### WHAT IS BEING ASKED
Leave out the pictures and output exactly the lines below from the one with "Ximena Vidal Lázaro" down to the one with "Gleis 1 am U-Bahnhof", both of them included.

(Beginning of INFORMATION PROVIDED)

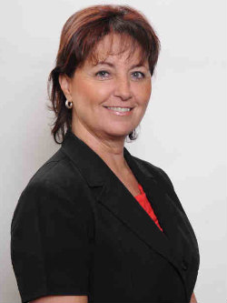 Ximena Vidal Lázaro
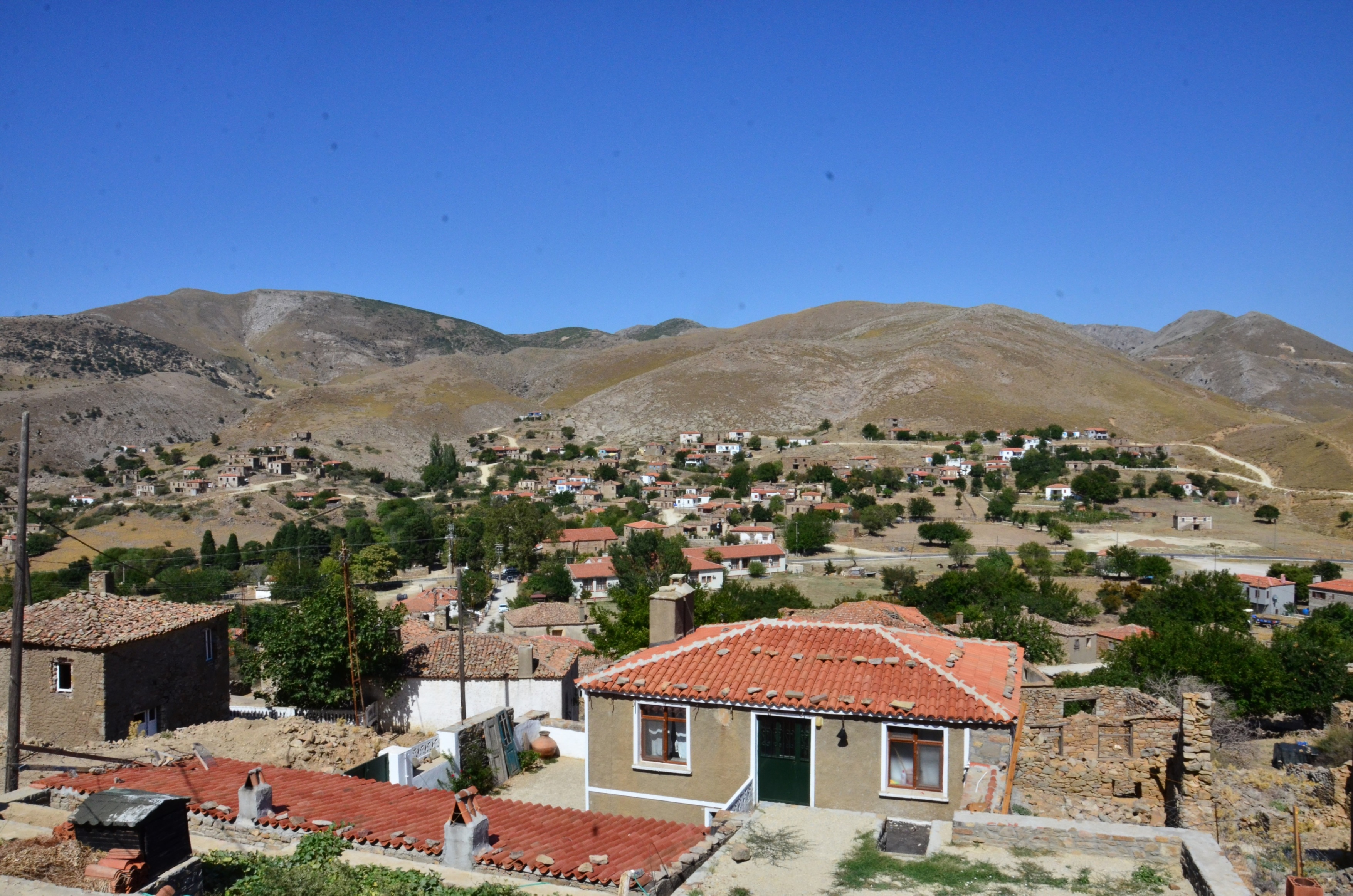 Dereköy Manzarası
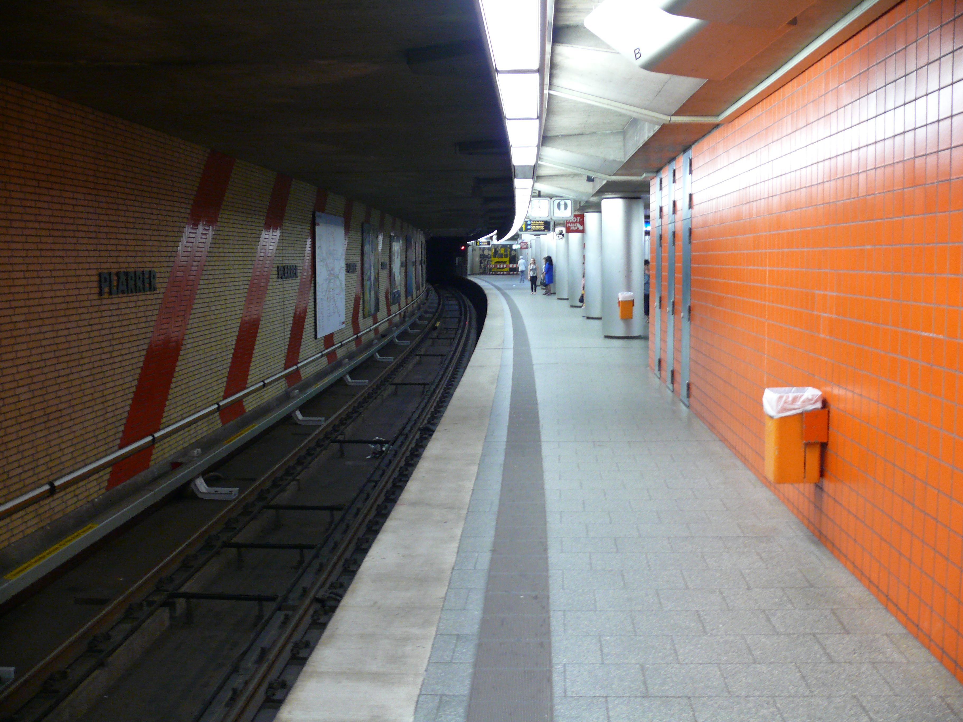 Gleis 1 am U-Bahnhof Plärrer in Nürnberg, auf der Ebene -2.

(End of INFORMATION PROVIDED)
(Beginning of INFORMATION PROVIDED)

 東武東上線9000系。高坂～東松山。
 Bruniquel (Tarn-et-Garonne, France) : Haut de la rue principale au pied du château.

(End of INFORMATION PROVIDED)

### RESULT OF THE TASK
 Ximena Vidal Lázaro
 Dereköy Manzarası
 Gleis 1 am U-Bahnhof Plärrer in Nürnberg, auf der Ebene -2.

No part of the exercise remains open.